SCST crashes with kernel Version > 6.1.91. Perhaps Changes in Lnx-Kernel 6.1.92 for XFS/iomap causing the problems? #250

Open Mike-Speedcracker opened 4 weeks ago

Mike-Speedcracker commented 4 weeks ago

Hi there,

I'm using SCST for a long time - so at first thanks for this nice piece of software.
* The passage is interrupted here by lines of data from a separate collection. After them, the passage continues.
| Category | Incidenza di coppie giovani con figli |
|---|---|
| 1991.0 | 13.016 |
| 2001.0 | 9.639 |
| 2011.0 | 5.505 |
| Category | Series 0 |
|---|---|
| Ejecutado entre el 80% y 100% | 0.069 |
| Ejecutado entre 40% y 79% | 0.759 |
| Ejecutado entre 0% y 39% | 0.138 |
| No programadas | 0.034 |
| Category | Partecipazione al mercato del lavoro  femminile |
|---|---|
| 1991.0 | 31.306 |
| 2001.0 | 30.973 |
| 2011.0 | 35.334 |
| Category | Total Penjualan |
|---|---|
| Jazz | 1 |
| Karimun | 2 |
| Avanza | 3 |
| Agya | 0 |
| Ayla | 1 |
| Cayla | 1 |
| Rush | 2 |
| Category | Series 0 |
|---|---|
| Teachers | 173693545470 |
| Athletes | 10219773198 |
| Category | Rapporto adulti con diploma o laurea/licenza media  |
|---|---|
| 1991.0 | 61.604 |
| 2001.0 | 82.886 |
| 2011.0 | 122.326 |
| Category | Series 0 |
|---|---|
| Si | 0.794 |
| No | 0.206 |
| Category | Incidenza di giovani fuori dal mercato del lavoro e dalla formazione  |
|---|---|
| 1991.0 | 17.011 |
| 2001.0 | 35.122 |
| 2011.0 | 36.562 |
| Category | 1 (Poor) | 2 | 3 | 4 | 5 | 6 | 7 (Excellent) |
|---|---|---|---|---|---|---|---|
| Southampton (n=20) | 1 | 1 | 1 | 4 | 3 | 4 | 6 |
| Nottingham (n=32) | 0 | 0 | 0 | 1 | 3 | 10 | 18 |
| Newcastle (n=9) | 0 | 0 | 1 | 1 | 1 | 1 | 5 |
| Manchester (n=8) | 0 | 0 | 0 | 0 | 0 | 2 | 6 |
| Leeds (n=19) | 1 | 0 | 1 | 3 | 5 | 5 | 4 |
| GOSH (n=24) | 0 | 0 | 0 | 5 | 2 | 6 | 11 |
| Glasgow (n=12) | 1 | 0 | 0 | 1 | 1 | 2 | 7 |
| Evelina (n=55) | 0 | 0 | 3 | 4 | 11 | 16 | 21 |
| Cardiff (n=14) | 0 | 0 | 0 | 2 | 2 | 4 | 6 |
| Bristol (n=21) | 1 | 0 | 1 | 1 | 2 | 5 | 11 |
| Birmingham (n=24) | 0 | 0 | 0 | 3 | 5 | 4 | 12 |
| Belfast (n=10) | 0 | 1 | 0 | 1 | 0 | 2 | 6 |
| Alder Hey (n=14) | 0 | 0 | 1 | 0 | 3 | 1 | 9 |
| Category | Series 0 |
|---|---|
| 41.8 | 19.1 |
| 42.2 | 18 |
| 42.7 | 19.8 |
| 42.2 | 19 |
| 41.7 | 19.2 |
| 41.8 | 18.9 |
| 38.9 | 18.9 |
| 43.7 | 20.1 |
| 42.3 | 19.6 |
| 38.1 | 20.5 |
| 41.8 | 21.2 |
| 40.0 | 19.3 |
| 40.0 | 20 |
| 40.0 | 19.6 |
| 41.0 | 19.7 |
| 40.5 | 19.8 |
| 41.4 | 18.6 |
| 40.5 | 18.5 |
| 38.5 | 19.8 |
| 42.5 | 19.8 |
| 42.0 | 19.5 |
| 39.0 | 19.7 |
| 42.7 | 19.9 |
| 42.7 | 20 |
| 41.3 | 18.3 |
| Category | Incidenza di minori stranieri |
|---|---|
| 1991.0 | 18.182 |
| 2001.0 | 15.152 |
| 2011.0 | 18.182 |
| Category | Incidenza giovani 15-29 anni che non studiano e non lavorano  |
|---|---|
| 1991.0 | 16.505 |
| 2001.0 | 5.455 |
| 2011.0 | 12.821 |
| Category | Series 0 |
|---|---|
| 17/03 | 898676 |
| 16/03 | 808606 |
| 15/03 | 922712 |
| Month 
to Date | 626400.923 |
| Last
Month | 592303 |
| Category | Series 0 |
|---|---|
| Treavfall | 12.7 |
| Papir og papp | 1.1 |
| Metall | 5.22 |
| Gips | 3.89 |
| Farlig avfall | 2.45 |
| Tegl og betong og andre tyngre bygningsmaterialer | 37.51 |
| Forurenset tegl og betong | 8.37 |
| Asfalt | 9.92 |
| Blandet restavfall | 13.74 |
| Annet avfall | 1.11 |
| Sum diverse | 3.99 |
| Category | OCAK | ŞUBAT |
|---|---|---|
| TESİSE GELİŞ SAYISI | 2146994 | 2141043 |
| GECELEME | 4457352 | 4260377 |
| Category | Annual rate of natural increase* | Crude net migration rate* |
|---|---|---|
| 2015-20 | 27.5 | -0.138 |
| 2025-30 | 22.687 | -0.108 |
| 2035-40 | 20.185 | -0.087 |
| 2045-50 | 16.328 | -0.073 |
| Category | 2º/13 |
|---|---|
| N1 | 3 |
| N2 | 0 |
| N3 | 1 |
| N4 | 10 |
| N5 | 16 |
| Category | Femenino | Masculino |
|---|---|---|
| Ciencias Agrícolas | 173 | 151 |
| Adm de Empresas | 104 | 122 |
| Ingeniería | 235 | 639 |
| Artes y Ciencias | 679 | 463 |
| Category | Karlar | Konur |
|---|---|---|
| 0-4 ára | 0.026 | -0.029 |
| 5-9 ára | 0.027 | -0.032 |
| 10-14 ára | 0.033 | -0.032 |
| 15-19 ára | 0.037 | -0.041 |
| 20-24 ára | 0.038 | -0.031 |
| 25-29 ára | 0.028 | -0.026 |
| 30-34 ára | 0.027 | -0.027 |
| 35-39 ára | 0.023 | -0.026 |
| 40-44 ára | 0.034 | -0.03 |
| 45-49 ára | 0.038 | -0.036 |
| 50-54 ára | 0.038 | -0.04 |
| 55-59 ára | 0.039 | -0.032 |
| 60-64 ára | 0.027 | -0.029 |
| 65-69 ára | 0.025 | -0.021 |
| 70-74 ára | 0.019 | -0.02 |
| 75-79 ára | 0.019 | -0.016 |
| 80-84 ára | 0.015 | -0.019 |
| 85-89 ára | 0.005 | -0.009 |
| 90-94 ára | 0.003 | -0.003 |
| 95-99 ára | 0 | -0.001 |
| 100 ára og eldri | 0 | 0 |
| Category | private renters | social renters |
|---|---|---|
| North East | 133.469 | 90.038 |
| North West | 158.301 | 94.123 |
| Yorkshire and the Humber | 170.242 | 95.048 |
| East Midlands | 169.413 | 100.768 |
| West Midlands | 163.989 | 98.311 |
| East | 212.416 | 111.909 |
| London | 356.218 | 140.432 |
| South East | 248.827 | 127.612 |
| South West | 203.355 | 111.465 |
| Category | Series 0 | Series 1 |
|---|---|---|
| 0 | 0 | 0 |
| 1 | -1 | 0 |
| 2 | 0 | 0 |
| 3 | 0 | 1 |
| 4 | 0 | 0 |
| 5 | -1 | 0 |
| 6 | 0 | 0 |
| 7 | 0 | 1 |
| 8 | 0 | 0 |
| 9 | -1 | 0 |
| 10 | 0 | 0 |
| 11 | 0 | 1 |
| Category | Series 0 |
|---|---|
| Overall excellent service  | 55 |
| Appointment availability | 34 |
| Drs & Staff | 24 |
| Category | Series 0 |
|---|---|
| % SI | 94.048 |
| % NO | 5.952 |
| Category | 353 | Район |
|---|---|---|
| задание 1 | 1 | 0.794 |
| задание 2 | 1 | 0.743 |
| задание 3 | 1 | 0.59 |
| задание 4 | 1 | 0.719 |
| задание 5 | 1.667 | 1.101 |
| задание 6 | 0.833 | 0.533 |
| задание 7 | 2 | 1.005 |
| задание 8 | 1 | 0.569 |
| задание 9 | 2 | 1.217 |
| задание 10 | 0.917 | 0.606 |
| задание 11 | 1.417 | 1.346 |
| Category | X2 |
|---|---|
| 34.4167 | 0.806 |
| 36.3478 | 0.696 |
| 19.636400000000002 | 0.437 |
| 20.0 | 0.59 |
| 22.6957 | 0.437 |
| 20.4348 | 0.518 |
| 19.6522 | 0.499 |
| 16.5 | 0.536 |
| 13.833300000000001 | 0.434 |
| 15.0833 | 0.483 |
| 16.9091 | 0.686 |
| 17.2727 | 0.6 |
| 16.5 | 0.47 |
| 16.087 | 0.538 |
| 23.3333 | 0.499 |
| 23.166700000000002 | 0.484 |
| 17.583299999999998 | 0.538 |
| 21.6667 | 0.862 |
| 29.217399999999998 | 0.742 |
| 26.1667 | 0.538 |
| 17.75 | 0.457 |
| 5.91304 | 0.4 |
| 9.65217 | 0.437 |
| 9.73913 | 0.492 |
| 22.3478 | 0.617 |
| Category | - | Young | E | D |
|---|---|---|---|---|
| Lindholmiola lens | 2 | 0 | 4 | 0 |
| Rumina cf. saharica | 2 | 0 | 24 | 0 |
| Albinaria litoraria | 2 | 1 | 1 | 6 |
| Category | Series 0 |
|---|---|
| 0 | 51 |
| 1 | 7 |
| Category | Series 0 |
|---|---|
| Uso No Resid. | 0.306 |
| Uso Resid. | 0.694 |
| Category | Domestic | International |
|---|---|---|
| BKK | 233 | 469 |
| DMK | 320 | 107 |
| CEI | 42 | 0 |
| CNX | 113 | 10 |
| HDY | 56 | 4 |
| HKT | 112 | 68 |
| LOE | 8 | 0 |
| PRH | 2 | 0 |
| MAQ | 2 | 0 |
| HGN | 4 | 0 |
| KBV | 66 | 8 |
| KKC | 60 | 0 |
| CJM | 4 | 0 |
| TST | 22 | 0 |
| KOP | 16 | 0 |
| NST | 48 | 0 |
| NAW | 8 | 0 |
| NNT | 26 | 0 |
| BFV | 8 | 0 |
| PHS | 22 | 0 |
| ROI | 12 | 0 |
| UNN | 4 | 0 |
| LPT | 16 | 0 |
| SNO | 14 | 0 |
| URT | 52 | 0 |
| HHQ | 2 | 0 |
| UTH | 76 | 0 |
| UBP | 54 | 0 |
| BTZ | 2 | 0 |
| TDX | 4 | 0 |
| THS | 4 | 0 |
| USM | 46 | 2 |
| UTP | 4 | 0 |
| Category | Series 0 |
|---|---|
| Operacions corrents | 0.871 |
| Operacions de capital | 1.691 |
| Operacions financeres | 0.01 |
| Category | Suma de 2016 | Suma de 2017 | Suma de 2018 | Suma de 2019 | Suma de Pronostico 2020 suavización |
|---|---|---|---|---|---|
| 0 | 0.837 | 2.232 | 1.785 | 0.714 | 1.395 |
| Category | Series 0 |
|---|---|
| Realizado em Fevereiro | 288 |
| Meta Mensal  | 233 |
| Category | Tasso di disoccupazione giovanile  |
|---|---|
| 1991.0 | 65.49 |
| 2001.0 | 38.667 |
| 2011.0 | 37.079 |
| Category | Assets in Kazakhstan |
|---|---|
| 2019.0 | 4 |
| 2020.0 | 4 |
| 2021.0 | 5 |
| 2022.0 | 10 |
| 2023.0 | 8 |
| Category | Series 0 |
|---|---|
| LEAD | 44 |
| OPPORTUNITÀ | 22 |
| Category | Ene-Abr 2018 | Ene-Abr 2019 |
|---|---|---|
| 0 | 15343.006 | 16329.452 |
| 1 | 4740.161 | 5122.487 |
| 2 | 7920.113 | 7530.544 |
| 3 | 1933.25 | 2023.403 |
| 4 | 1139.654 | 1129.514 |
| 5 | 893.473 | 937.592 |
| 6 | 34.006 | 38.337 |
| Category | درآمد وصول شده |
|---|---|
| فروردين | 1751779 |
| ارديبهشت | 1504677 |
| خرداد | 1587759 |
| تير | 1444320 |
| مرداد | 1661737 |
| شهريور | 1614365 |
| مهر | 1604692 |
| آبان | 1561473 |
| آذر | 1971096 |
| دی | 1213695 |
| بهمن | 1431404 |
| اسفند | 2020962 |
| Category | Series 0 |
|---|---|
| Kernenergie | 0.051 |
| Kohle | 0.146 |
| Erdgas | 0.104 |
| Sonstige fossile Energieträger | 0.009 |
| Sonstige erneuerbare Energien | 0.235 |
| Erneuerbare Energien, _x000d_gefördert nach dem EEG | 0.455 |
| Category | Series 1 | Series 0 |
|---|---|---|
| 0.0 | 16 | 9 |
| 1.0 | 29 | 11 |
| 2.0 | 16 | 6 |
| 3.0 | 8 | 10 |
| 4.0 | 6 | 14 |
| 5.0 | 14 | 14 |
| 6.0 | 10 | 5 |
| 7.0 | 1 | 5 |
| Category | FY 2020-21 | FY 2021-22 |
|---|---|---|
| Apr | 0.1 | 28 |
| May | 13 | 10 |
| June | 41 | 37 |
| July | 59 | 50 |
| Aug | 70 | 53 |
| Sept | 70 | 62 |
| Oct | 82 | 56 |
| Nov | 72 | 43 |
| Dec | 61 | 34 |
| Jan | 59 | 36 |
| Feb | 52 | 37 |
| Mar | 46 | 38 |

The reason for this message is, with changes in Kernel 6.1.92, I've got some trouble using SCST. I think the reason for the kernel-dumps, which are mentioned later, are the commits (in Kernel 6.1.92): e811fec51c66a0056459daa1ac834aea7d8d98f5, ea67e73129fceffd40b9193da93544c34d81b9c2, 54a37e5d07478358dcbf6e73b6c7e40e50a6f375, 580f40b4c956f38e83f66ebed4d81bbe4a7d82fb, 12339ec6fe4d41e69a81a13ca5e1c443fbe5bcba... and so on.

With kernel version < 6.1.91 everything is working fine. Every kernel > 6.1.91 throws a kernel dump.

I'm using XFS as a underlaying file-system with a 32bit kernel. SCST is using the modules iscsi_scst scst_vdisk scst

I'm using the latest SCST git release (with the latest commit from 2024-08-19).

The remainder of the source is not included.